The CH₄ producing status depends on many influencing factors, such as age [35], sex [36], ethnic background [37,38], exercise [39], and gastrointestinal diseases [22,38]. CH₄ is rarely identified in the breath of subjects less than three years of age [40,41,42], which is probably due to a later acquisition of a methanogenic microbiome [14]. CH₄ production is considered to increase with age in an approximately linear way [35] until the adult distribution is reached [26]. However, others did not find any correlation between age and exhaled maximum CH₄ concentration in children [23]. Furthermore, primary late onset lactose intolerance is characterized by a gradual reduction in lactase activity, and it generally manifests itself only after the age of 5 to 6 years of age in white populations, although it can occur earlier in predominantly non-white populations [1]. In general, it does not occur before the age of 2 years, which may explain why CH₄ production and excretion is rarely seen in this age category. We found age to be correlated significantly with the start CH₄ values (P.149, p = 0.031) and with the maximum CH4 values (P.142, p = 0.040), but not with H₂ values. However, some authors reported CH₄ production already present in infants and toddlers [25,43].

Several authors mention a female dominance in CH₄ producers, certainly in young women [35,36], but other studies did not find any significant difference between male and female CH₄ producers [26,44], and little is known about sex differences in CH₄ excretion in children. No significant differences based on sex could be found in our study.
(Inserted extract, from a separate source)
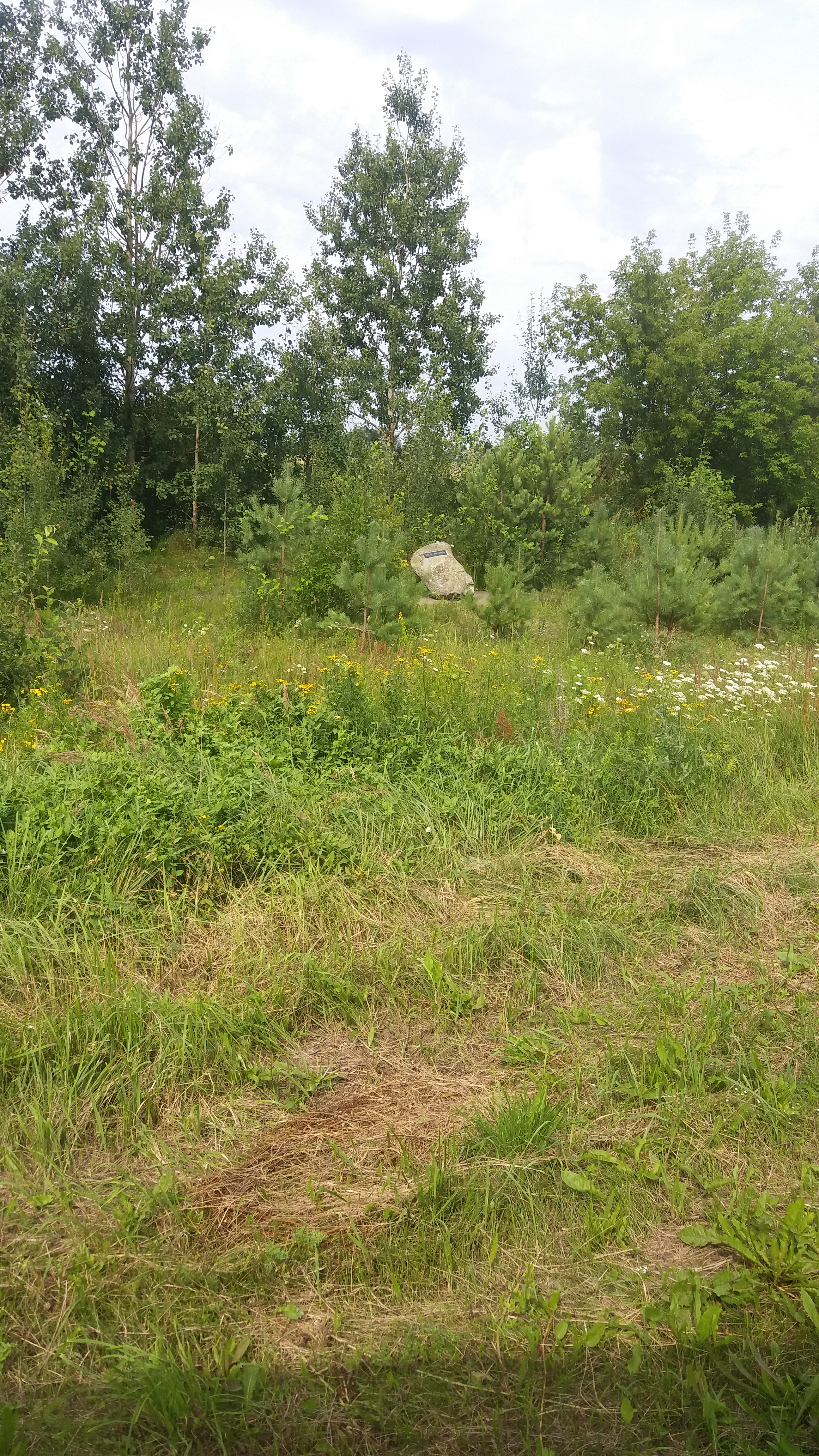 Памятный знак на одном из мест убийства нацистами евреев города Быхов Могилевской области Беларуси. Находится примерно в 200-х метрах от мемориала в урочище Гоньков ров, куда после войны были перезахоронены останки евреев, расстрелянных на этом месте.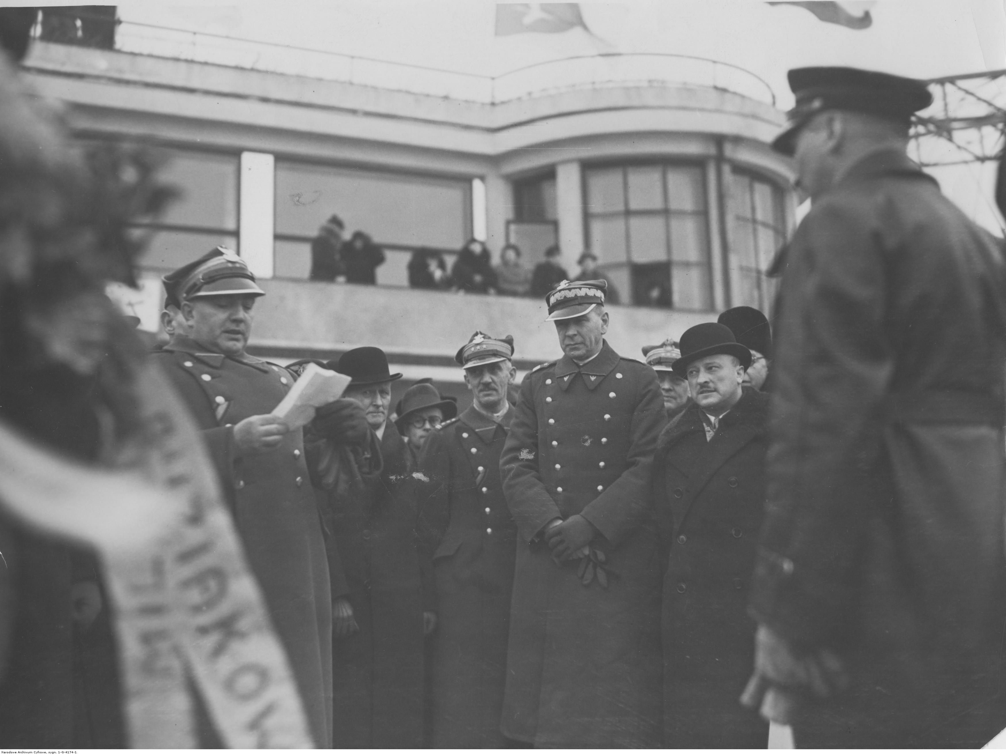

Ethnic differences were not taken into account in our study, which is a shortcoming, as it might influence the CH₄-producing status [37,38]. Furthermore, since the lactose-free diet intervention was open, and a blinded lactose challenge was not performed, a placebo effect cannot be excluded.

5. Conclusions

Although previous publications concluded that the addition of CH₄ determination to the standard H₂ measurement increases the sensitivity of a lactose breath test, the contribution of CH₄ is still debated and not routinely performed. Our results confirm that the concomitant measurement of CH₄ is of additional value for the diagnosis of LI, since 5.7% of the children showed only an elevation of expired CH_4, and half of these children were symptomatic during the breath test. Further research is needed before recommending systematic CH₄ measurements.